Indeed, the decision to "accept his resignation" after a hastily arranged meeting at the club's Elland Road ground evidently came as something of a bolt out of the blue for Mr Launders. He arrived at the club with a reputation as an effective, albeit abrasive manager, having been part of the troika associated with Manchester United's glittering success off the field as much as on it.

It was Mr Launders as finance director who was responsible for the redevelopment of the Old Trafford ground and the commercialisation of the Manchester United name to the point where income from merchandising, catering and the like now comfortably exceeds gate revenues.

Since his arrival at Leeds its performance on the pitch has not exactly set the fans alight. But that is not Mr Launders' problem. The reverse takeover by Caspian provided the club with shareholders as well as supporters and whilst both want success on the field, Mr Launders came with a reputation as the wizard of the financial dribble.

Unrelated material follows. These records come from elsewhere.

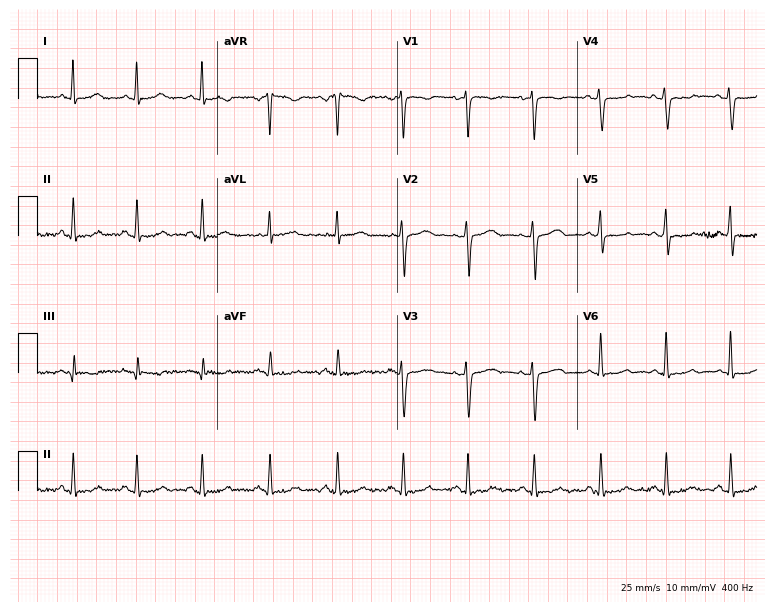
12-lead ECG from a 48-year-old female. Recorded interpretation: within normal limits.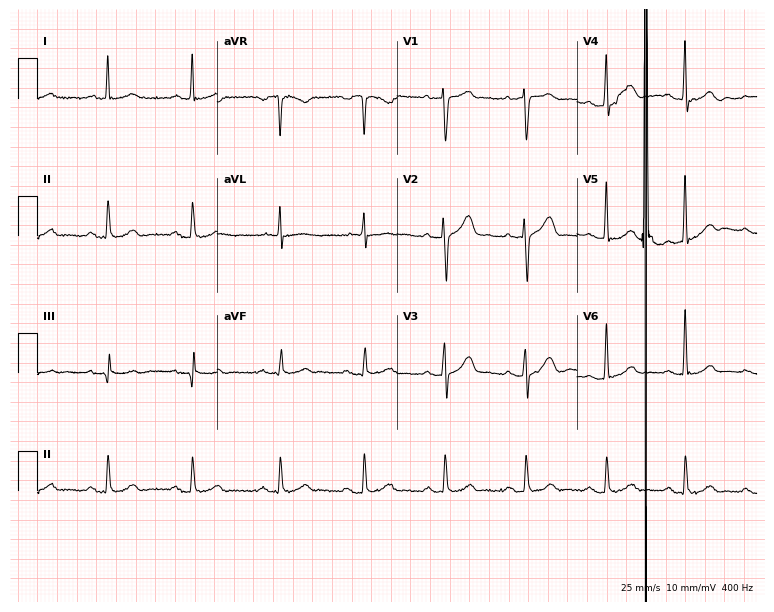
12-lead ECG from a male patient, 43 years old. Labelled as a normal ECG.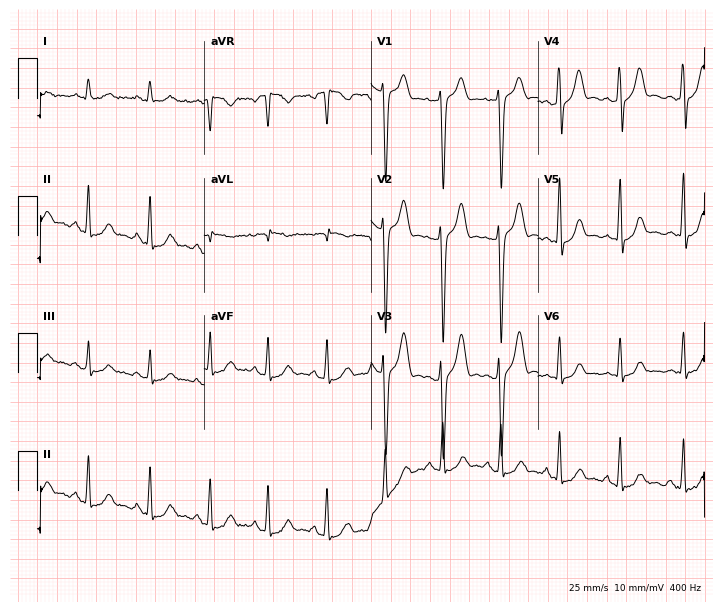
12-lead ECG (6.8-second recording at 400 Hz) from a man, 24 years old. Screened for six findings — first-degree AV block, right bundle branch block, left bundle branch block, sinus bradycardia, atrial fibrillation, sinus tachycardia — none is recorded. Only these six findings were labelled.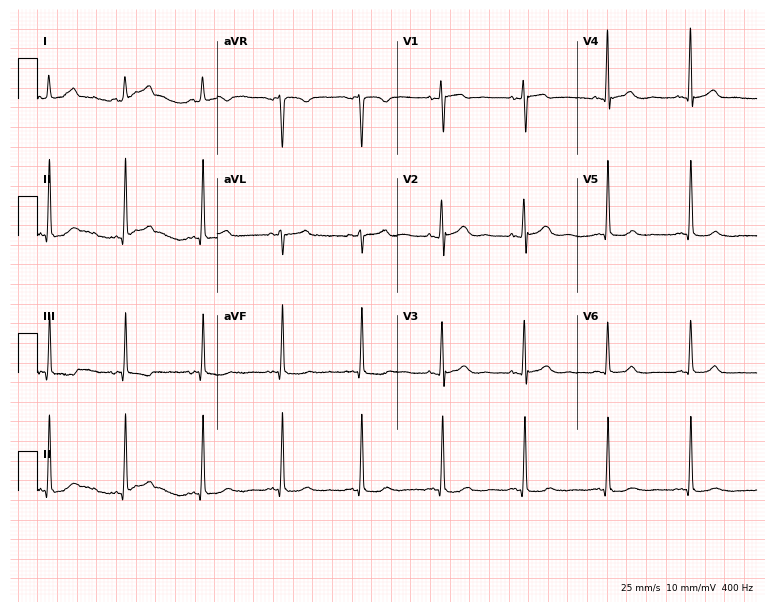
12-lead ECG from a 54-year-old female patient (7.3-second recording at 400 Hz). Recorded interpretation: within normal limits.

Like footballers themselves, however, track record is not necessarily a guarantee of future performance. Chris Akers, who chairs Caspian, has bankers as well as fans to keep happy. He wants to turn Elland Road into the Madison Square Gardens of the UK through his Project Arena - a pounds 30m scheme to redevelop the ground into a property, leisure and multi-sports complex. Mr Launders, apart from lacking the team skills to rub along with the rest of the management, appears not to have been running at the same pace as his chairman.

It was always clear that the headlong rush towards stock market quotations by so many football clubs would produce casualties among investors. Mix in personalities of the likes of Sir John Hall at Newcastle and Mr Akers and it is a recipe for change in personnel as well. Mr Launders may be the first of the new breed of football chief executives to get the boot but he will surely not be the last.